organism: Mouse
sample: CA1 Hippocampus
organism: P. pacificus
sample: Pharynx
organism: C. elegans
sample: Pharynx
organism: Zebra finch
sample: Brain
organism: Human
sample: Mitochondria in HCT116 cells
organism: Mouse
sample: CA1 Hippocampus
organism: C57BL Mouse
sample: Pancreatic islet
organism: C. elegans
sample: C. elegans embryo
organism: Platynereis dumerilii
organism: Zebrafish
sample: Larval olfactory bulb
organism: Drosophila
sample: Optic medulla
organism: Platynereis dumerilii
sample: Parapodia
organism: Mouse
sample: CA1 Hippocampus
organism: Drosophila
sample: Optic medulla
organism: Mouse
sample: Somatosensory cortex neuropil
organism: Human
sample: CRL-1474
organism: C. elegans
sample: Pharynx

┄┄┄┄┄┄

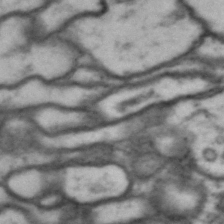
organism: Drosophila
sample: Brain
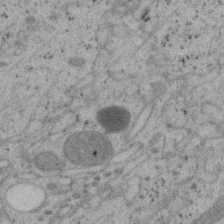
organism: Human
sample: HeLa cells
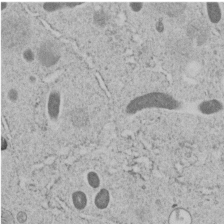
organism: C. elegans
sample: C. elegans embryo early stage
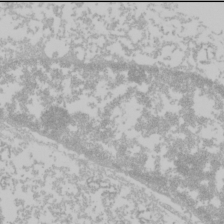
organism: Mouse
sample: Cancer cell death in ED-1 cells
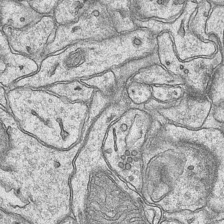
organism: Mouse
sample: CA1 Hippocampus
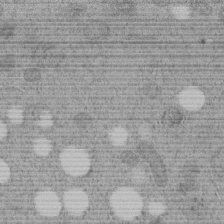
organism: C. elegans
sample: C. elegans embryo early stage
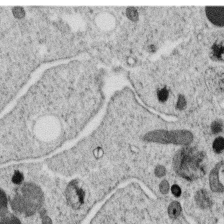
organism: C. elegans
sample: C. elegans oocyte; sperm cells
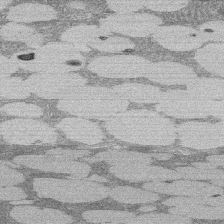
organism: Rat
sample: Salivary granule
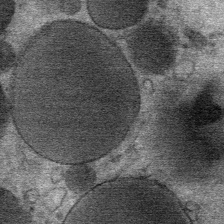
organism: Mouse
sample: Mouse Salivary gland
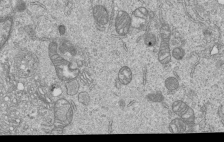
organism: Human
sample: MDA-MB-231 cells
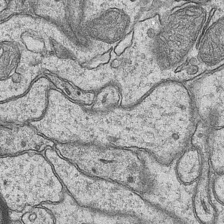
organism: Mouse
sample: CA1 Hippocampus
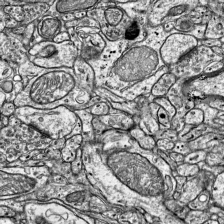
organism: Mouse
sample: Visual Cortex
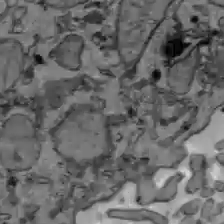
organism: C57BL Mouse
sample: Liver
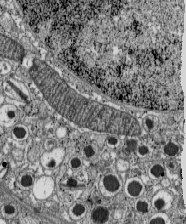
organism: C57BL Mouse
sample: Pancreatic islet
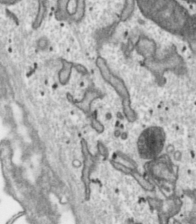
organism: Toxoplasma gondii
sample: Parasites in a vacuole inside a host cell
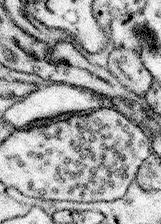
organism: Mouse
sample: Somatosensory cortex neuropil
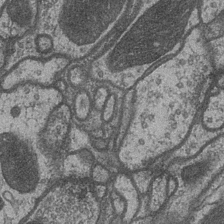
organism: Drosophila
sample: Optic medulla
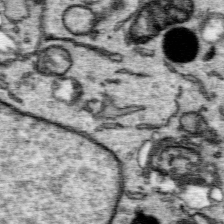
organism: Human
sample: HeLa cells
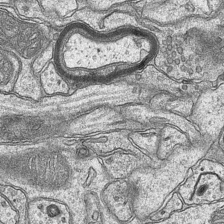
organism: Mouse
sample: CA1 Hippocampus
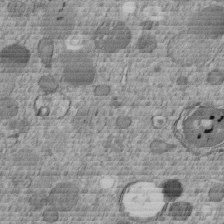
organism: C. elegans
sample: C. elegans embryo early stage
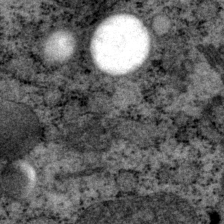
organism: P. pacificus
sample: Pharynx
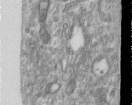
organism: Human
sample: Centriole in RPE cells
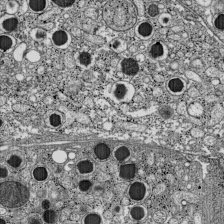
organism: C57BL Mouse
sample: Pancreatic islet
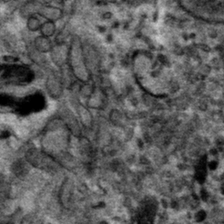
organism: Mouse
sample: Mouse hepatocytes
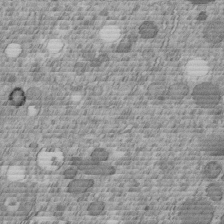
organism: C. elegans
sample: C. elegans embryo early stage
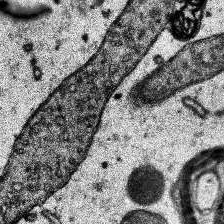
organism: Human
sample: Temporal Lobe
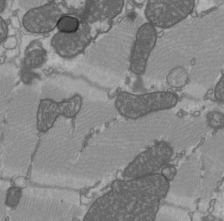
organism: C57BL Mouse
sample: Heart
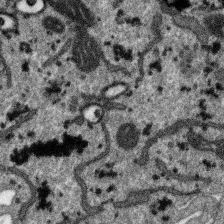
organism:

┄┄┄┄┄┄

(PROBLEM TO WORK ON): Precisely those lines above that run from the line with "sample: Cancer cell death in ED-1 cells" up to and including the line with "sample: Centriole in RPE cells" are to be set down, with the pictures omitted.

(WRITTEN ANSWER):
sample: Cancer cell death in ED-1 cells
organism: Mouse
sample: CA1 Hippocampus
organism: C. elegans
sample: C. elegans embryo early stage
organism: C. elegans
sample: C. elegans oocyte; sperm cells
organism: Rat
sample: Salivary granule
organism: Mouse
sample: Mouse Salivary gland
organism: Human
sample: MDA-MB-231 cells
organism: Mouse
sample: CA1 Hippocampus
organism: Mouse
sample: Visual Cortex
organism: C57BL Mouse
sample: Liver
organism: C57BL Mouse
sample: Pancreatic islet
organism: Toxoplasma gondii
sample: Parasites in a vacuole inside a host cell
organism: Mouse
sample: Somatosensory cortex neuropil
organism: Drosophila
sample: Optic medulla
organism: Human
sample: HeLa cells
organism: Mouse
sample: CA1 Hippocampus
organism: C. elegans
sample: C. elegans embryo early stage
organism: P. pacificus
sample: Pharynx
organism: Human
sample: Centriole in RPE cells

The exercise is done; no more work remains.